Instructions to follow: Once you have located the line containing "Srečanje premierke Alenke" in the material below, return it exactly along with each line after it through the line containing "Barcos de pesca".

Data provided:
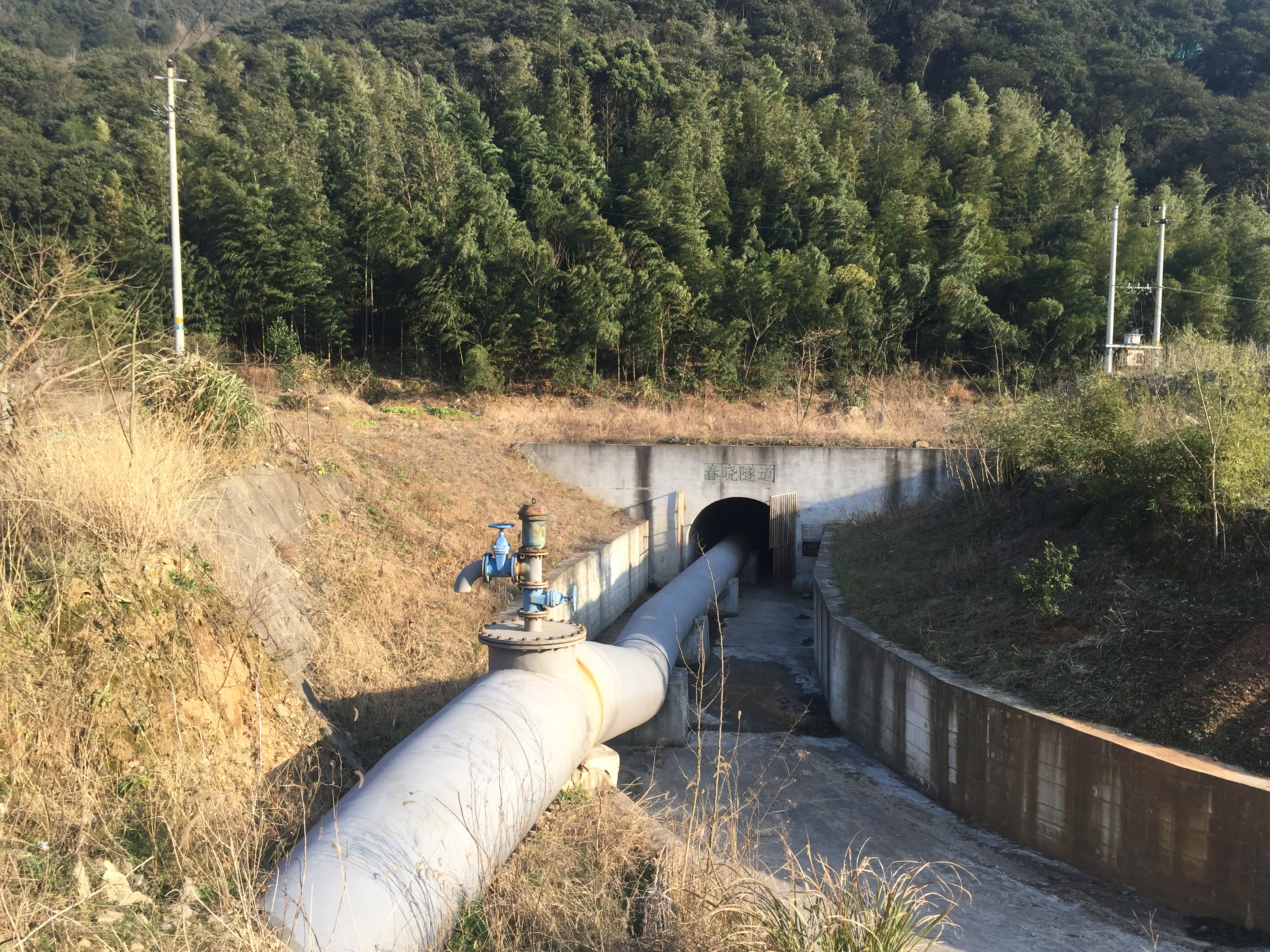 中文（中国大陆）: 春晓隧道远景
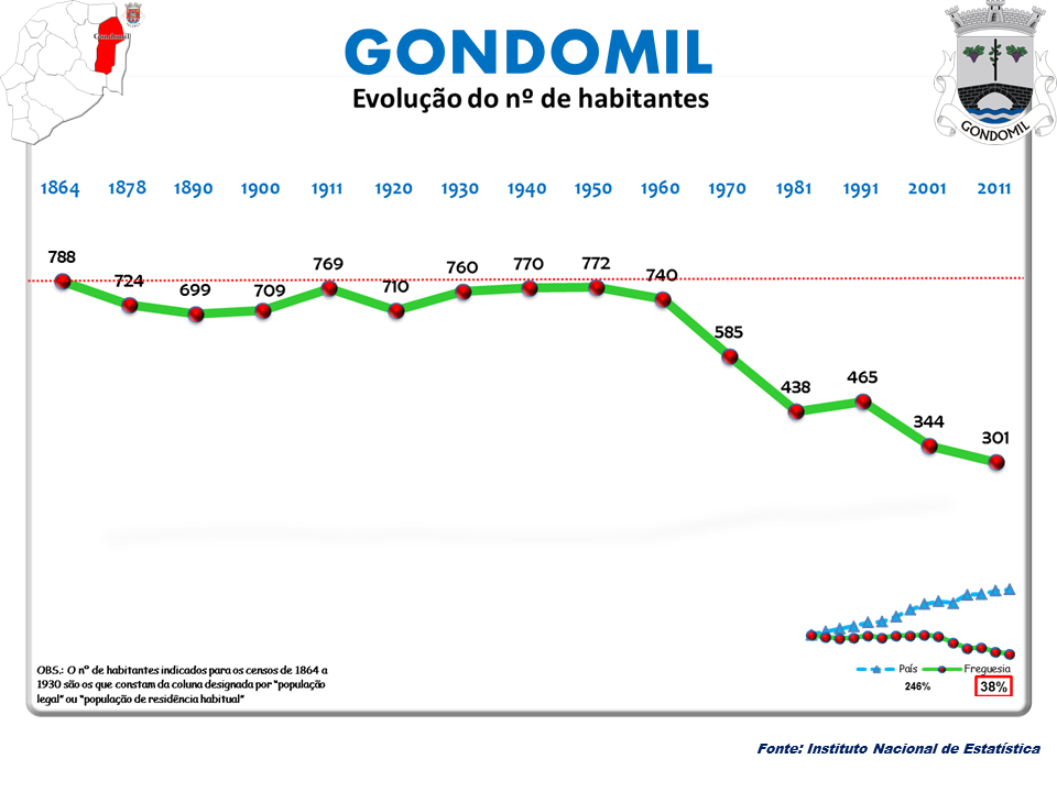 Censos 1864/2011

* * *

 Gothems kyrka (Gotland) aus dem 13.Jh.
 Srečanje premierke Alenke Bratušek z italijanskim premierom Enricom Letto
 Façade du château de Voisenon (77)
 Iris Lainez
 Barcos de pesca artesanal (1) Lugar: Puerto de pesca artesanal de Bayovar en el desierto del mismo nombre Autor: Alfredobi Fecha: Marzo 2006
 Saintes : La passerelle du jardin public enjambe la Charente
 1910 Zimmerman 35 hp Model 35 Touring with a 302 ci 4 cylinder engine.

Your solution:
 Srečanje premierke Alenke Bratušek z italijanskim premierom Enricom Letto
 Façade du château de Voisenon (77)
 Iris Lainez
 Barcos de pesca artesanal (1) Lugar: Puerto de pesca artesanal de Bayovar en el desierto del mismo nombre Autor: Alfredobi Fecha: Marzo 2006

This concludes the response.